According to data from the Federal Motor Carrier Safety Administration, over 166,000 truckers have tested positive for a prohibited substance since 2020 as part of federally mandated drug screenings. Out of those 166,000 truckers, 100,000 tested positive for marijuana.

Once workers test positive for a prohibited substance, they are able to participate in a return-to-work system. After passing another drug test, drivers should be able to get back on the road quickly.

However, 91,000 of those who failed a drug test have not applied to return to work, an issue that could spell serious trouble in a tight labor market.

Drug-legalization activists called the policy outdated and harmful to workers who use recreational drugs off the clock.

“Times have changed; attitudes have changed, and in many places, the marijuana laws have changed,” Paul Armentano, deputy director of the National Organization for the Reform of Marijuana Laws, wrote in a blog post.

“It is time for workplace policies to adapt to this new reality and to cease punishing employees for activities they engage in during their off-hours that pose no workplace safety threat,” he said.

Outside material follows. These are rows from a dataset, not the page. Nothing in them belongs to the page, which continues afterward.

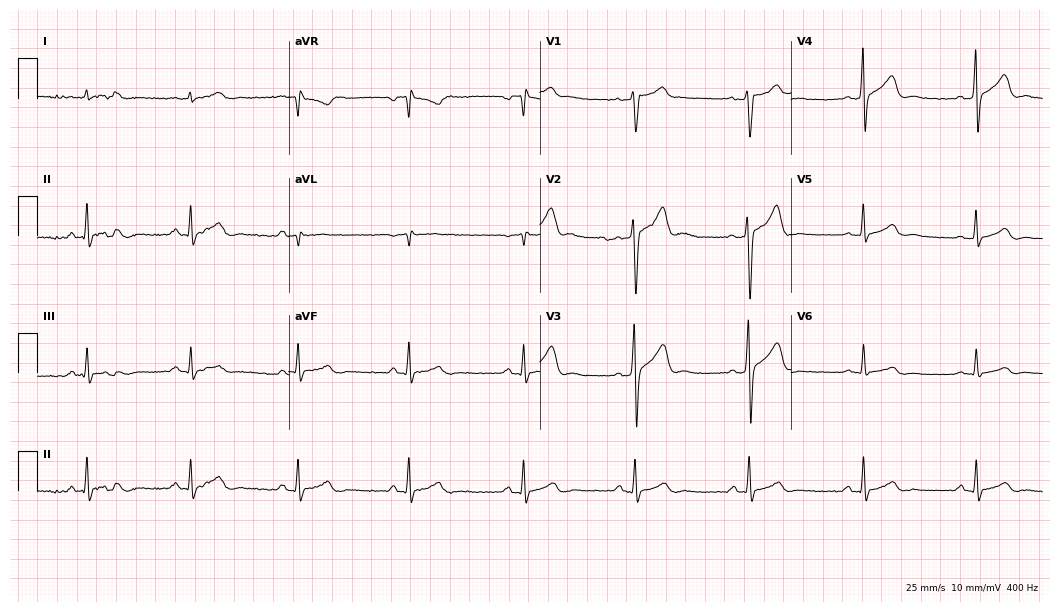
Electrocardiogram, a 33-year-old man. Overall reading on record: normal ECG.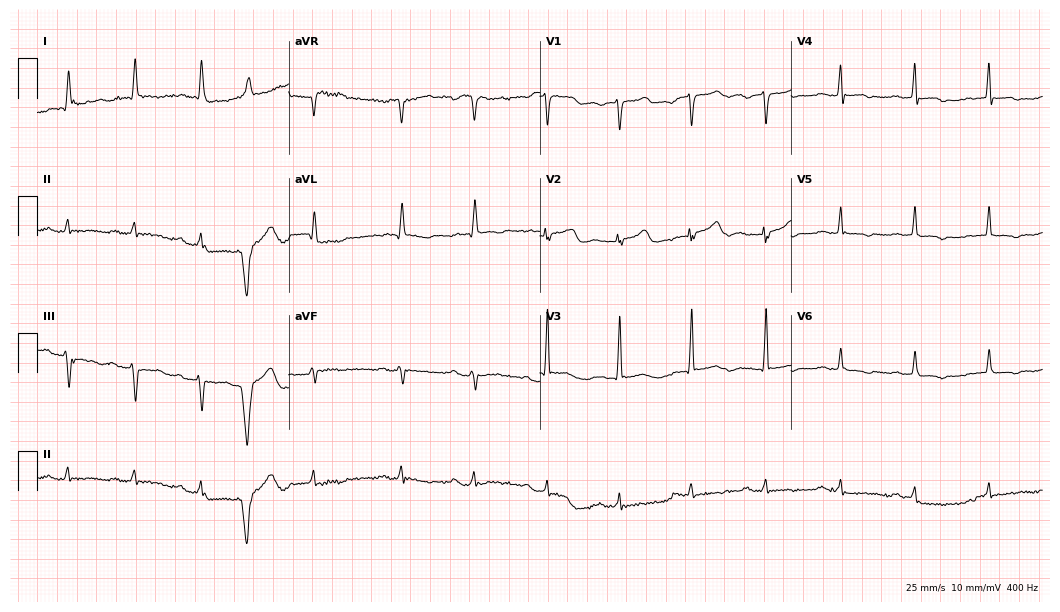
Standard 12-lead ECG recorded from an 86-year-old woman (10.2-second recording at 400 Hz). None of these six findings is recorded: first-degree AV block, right bundle branch block, left bundle branch block, sinus bradycardia, atrial fibrillation, sinus tachycardia. Findings outside these six are not listed.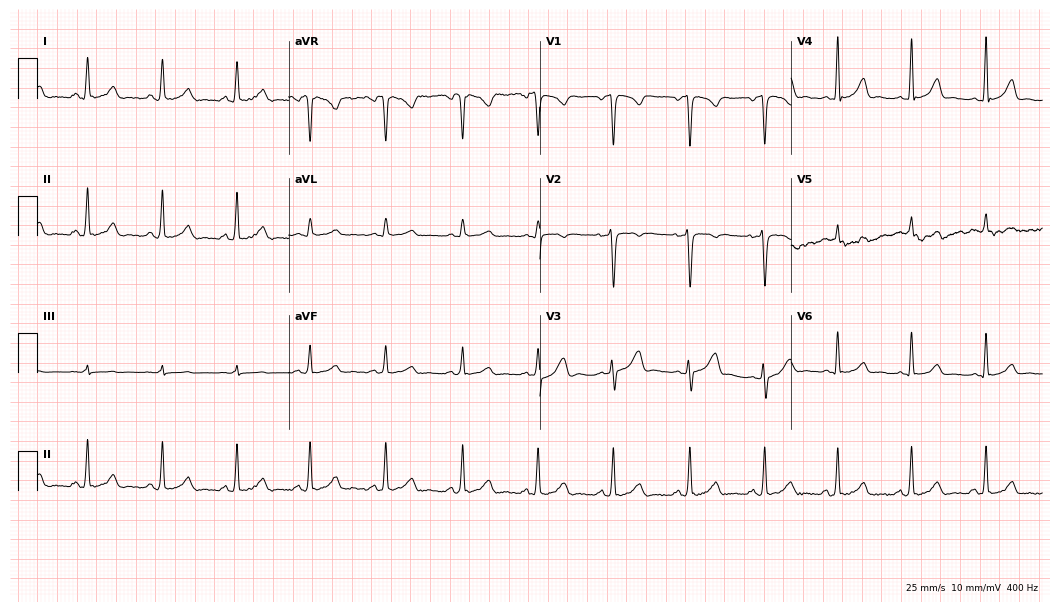
Resting 12-lead electrocardiogram (10.2-second recording at 400 Hz). Patient: a female, 25 years old. Read as a normal ECG.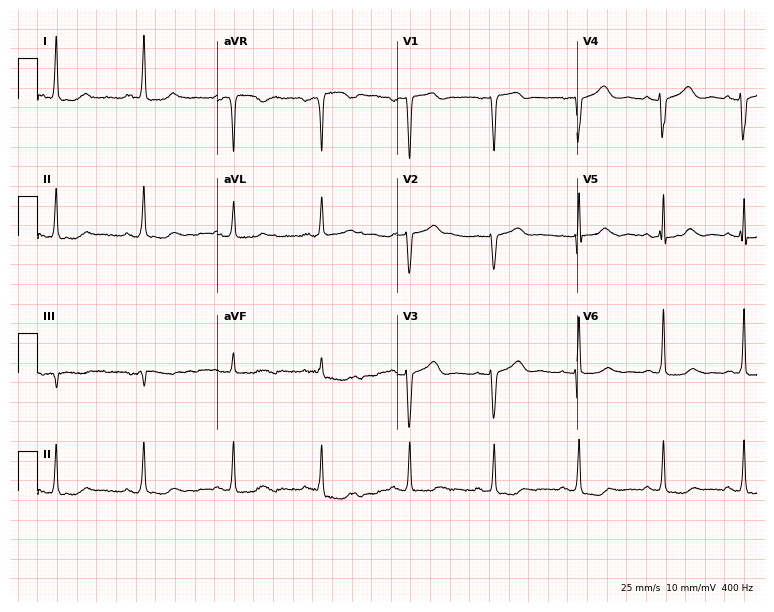
12-lead ECG from a 61-year-old woman. No first-degree AV block, right bundle branch block, left bundle branch block, sinus bradycardia, atrial fibrillation or sinus tachycardia recorded for this tracing. Only these six findings were labelled.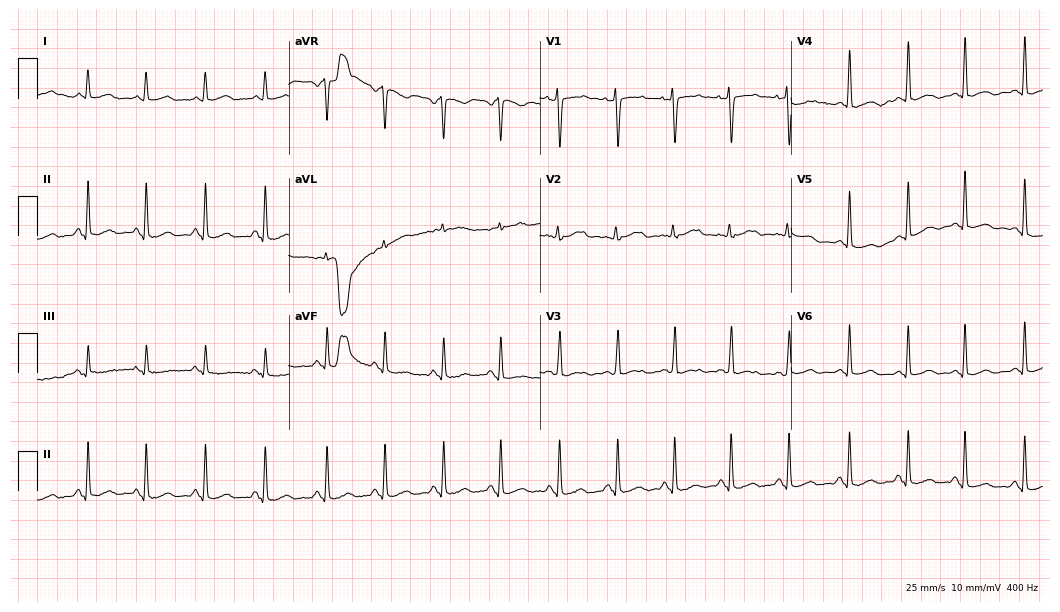
12-lead ECG from a 33-year-old female patient. Recorded interpretation: within normal limits.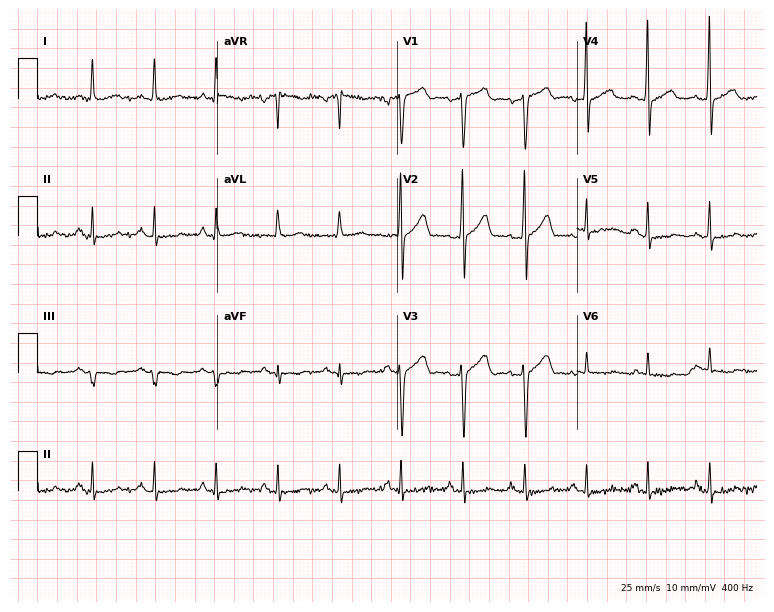
12-lead ECG from a 66-year-old man (7.3-second recording at 400 Hz). Recorded interpretation: within normal limits.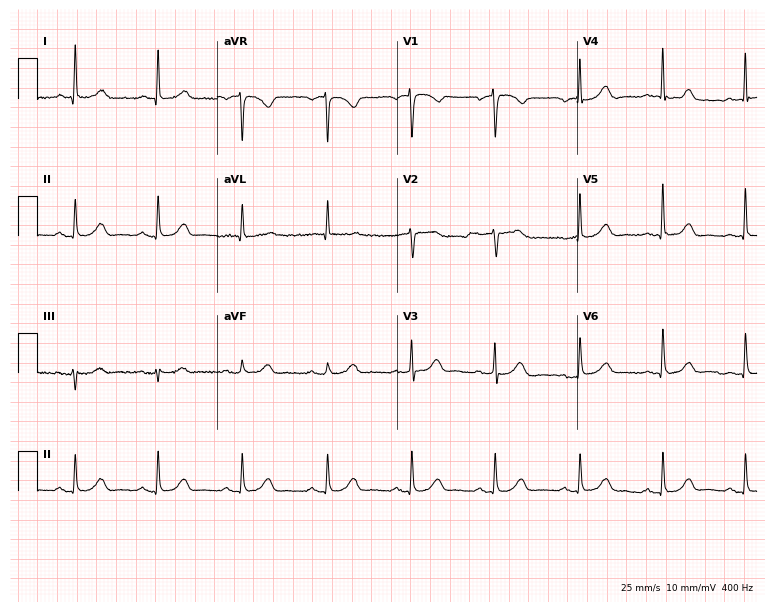
Resting 12-lead electrocardiogram (7.3-second recording at 400 Hz). Patient: a 78-year-old female. Read as a normal ECG.

Marijuana is legal for recreational usage in 22 states and can be legally used for medicinal purposes in 37 states.

But under federal law, it remains a narcotic with no legitimate use and even its cultivation is illegal. The Department of Transportation has reiterated its position that it will continue to test for THC in urine no matter the state policy on the drug.

Last year, the DOT released a new policy for testing that would include saliva in drug screenings. The department still mandates that the urine of the worker be tested, with saliva now being used as a supplement.

Urine has been known to show false positives during drug screenings, due to THC sticking around in the metabolism for over a month. By contrast, THC only remains detectable in saliva for about 24 hours.

According to the American Trucking Association, despite some improvements in the shortage, the trucking industry is still short about 78,000 drivers.